- _EXERCISE MATERIALS_:
- Opening Delimiter -

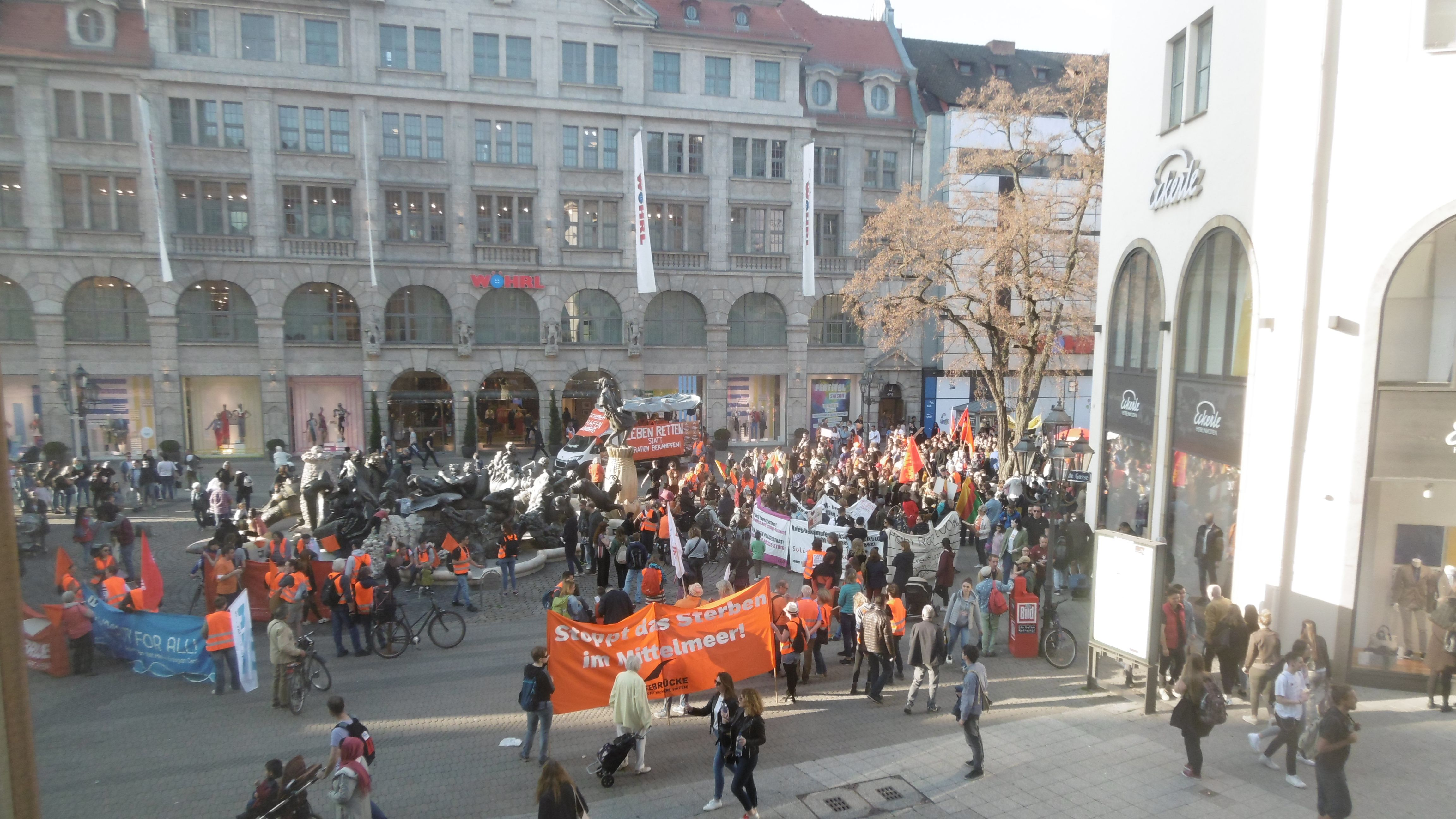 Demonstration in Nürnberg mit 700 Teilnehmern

- Closing Delimiter -
- Opening Delimiter -

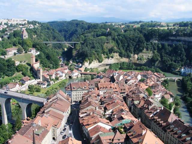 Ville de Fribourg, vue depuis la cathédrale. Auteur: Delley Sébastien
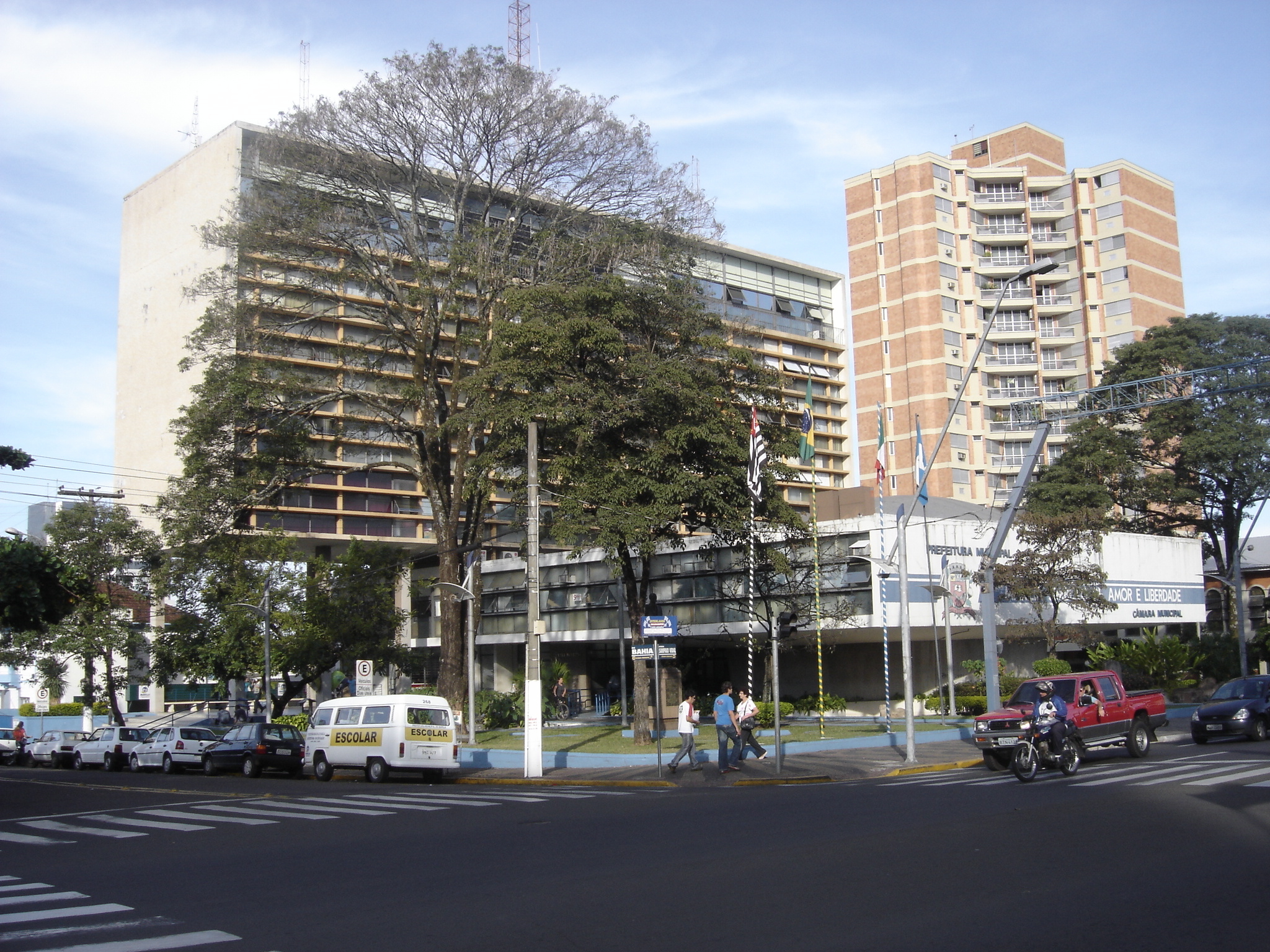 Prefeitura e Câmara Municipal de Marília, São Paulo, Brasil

- Closing Delimiter -
- Opening Delimiter -

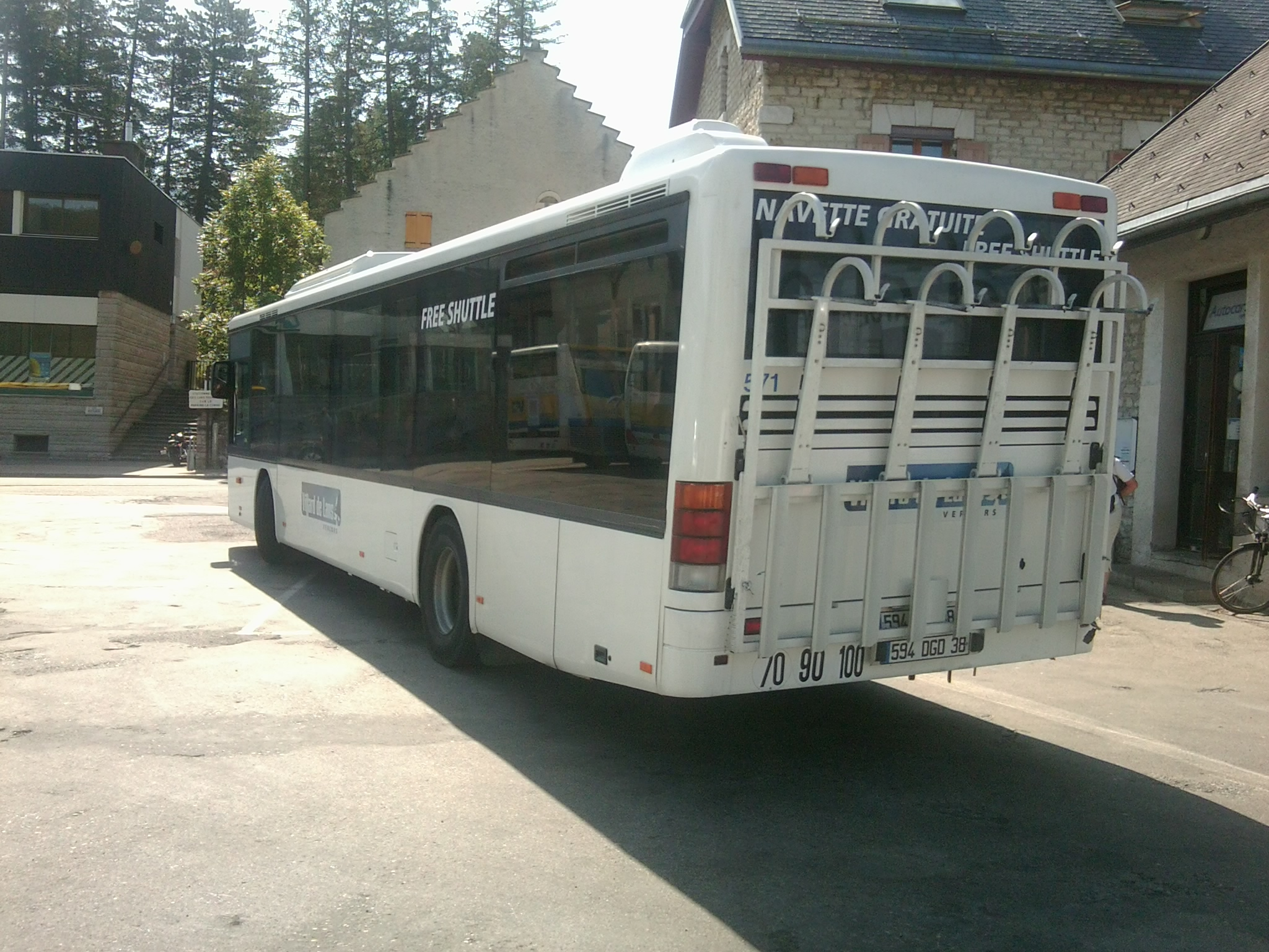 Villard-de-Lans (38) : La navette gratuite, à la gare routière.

- Closing Delimiter -

- _WHAT IS EXPECTED_: The lines to set down run from the line with "Ville de Fribourg, vue" up to and including the line with "Prefeitura e Câmara" in the entries above. Reproduce them exactly, with no pictures.

- _ANSWER TO THE EXERCISE_:
 Ville de Fribourg, vue depuis la cathédrale. Auteur: Delley Sébastien
 Prefeitura e Câmara Municipal de Marília, São Paulo, Brasil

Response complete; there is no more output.